Wednesday, July 4, 2012

The Phoebe Buffay Award- Female in Comedy

Named For: Phoebe Buffay (Friends)
Awarded To: The best female character in a comedy series
2009 Winner: Liz Lemon (30 Rock)
2010 Winner: Erin Hannon (The Office)
2011 Winner: Erin Hannon (The Office)

10. Jenna Maroney (30 Rock) 4 points
4th by Jaydon and Matt

9. Penny Hartz (Happy Endings) 5 points
2nd by Bonz, 5th by Me

8. Jane Williams (Happy Endings) 7 points
4th by T-time, Larry, and Jack

7. Annie Edison (Community) 9 points
1st by Matt

6. Jess Day (New Girl) 12 points
2nd by Matt, 3rd by Me

5. April Ludgate (Parks and Rec) 13 points
1st by Cecil

4. Carly Shay (iCarly) 13 points
1st by Jack, 2nd by Me

3. Dee Reynolds (It's Always Sunny) 16 points
1st by Larry

2. Alex Kerkovich (Happy Endings) 17 points
1st by Bonz, 1st by Me

and the Poolie goes to...

1. Britta Perry (Community) 18 points
1st by Jaydon and T-time, 4th by Me

This is Britta Perry's first nomination and win for best female character in a comedy series.  In 2010, Britta was nominated for the character you most love to hate in a comedy.  Here to explain her rise to prominence, is Poolie voter, T-time.

As so often with Community, the things viewers are thinking wind up in the mouths of the characters. Never was this more apparent than when everyone from the study group to the priest that presided over Shirley’s wedding started calling Britta “the worst.” Until of course, the moment late this season when Troy let Britta in on the secret that we had all realized months ago. “You’re not the worst,” he told her in all sincerity. “You’re the best.”

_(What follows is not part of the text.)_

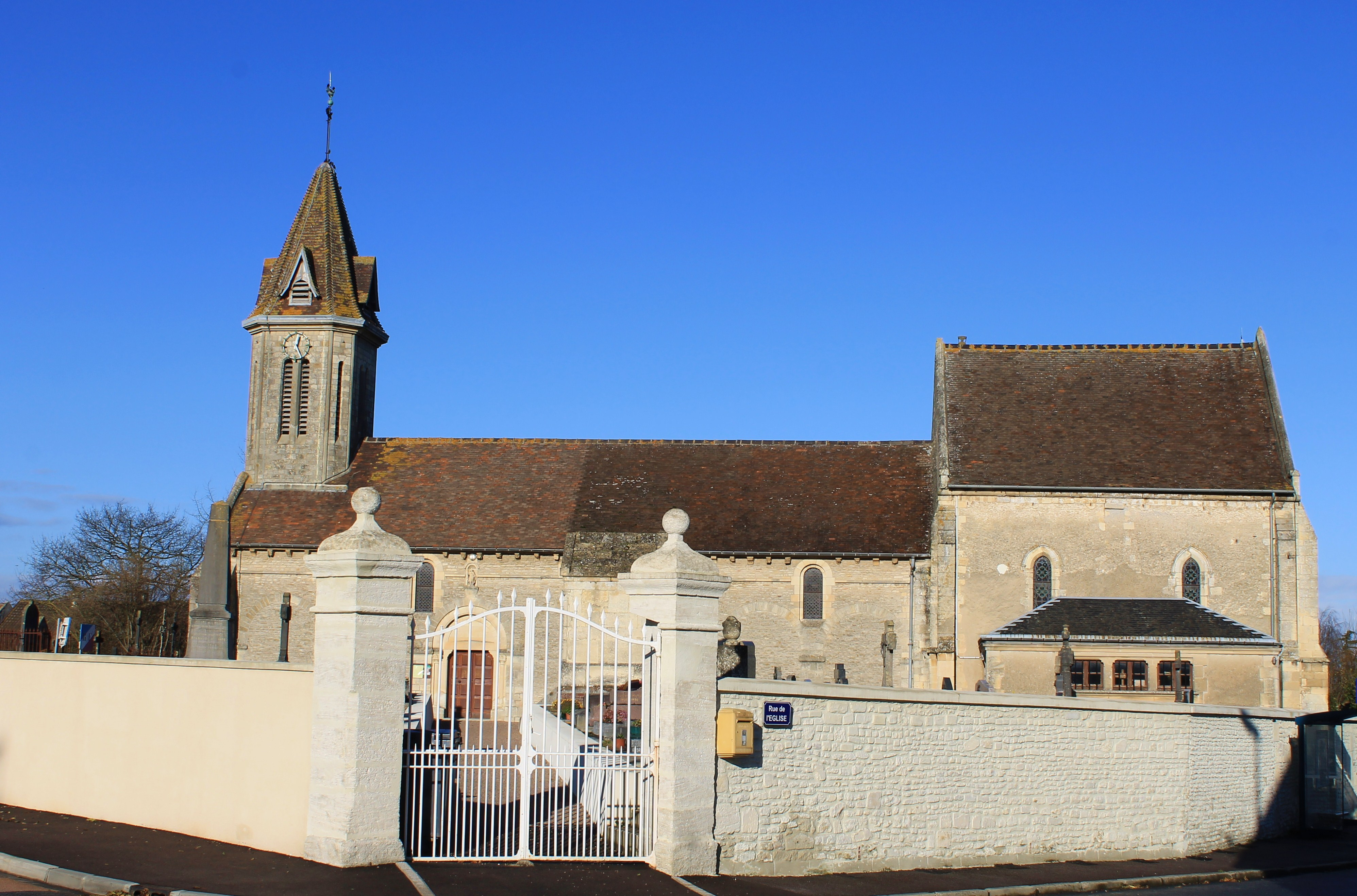 Église St Aubin à Saint-Aubin-d'Arquenay (Calvados)
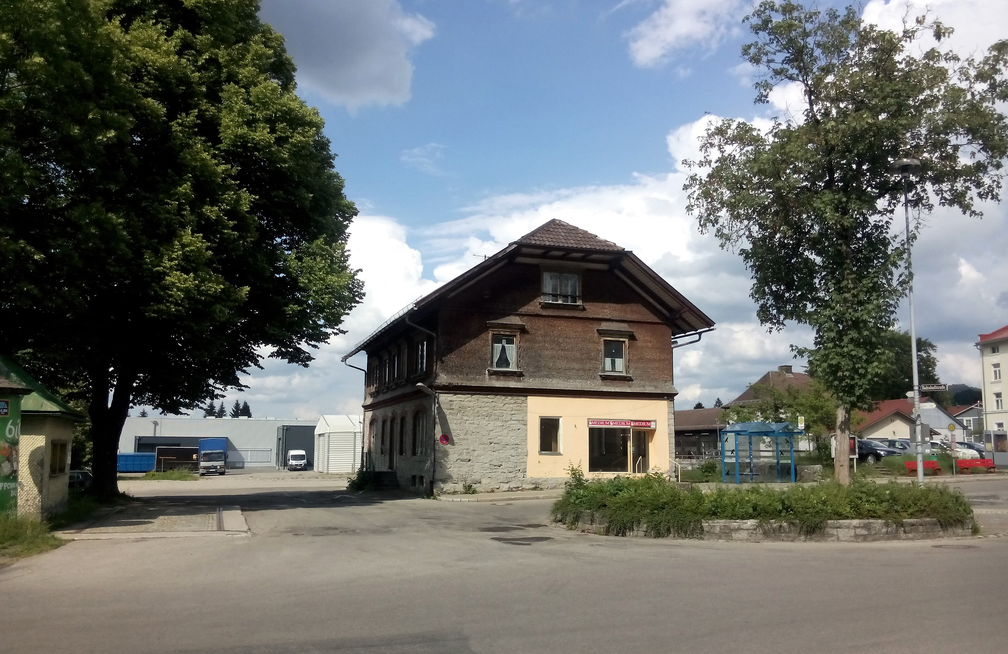 Baulicher Zustand. Rückwärtige Güterschuppen sind abgerissen.
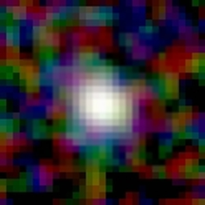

It was true. Somewhere along the line of Community’s embrace of how awful a character Britta Perry was, she had become the best character on television. Part of this has to be credited to the writers. Realizing that they had written a character that was tough to like, they resolved to write her as annoying as possible. This was evident as early as the D&D episode of last year, where the group collectively groaned at Britta’s predictable outrage at the condition of gnomes in a made-up universe. But the more she became a parody of someone that would be absolutely insufferable in real life, the more she became an absolute joy to watch on the silver screen.

Much more of the credit has to go to Gillian Jacobs and her willingness to commit to the character. From the Me So Hungy dance (and its quasi call-back in the Me So Christmas dance) to deadpanning every line about being a psych major, Jacobs has executed her lines with comedic  timing that has verged on inconceivable. The pride in her voice when she announces that she can alter the crime scene photo to wild west colors.  The honest inquiry when she asks if Abed’s plan has to do with regionals. The comedy on Community usually requires a precise inflection. Whatever was asked for this year, Jacobs delivered.

And like the aforementioned dance, it hasn’t just been the dialogue that has set Britta apart this season. The awkward hug she exchanges with Troy while filming the dean’s commercial was fantastic. The constant peering over the shoulder of the psychiatrist while taking notes was one of the funnier moments of this season or any. I could go on mentioning moments indefinitely but we all saw this season of Community. It wouldn't be tough to argue that over the course of the year, Britta Perry gave us more than any other character on TV.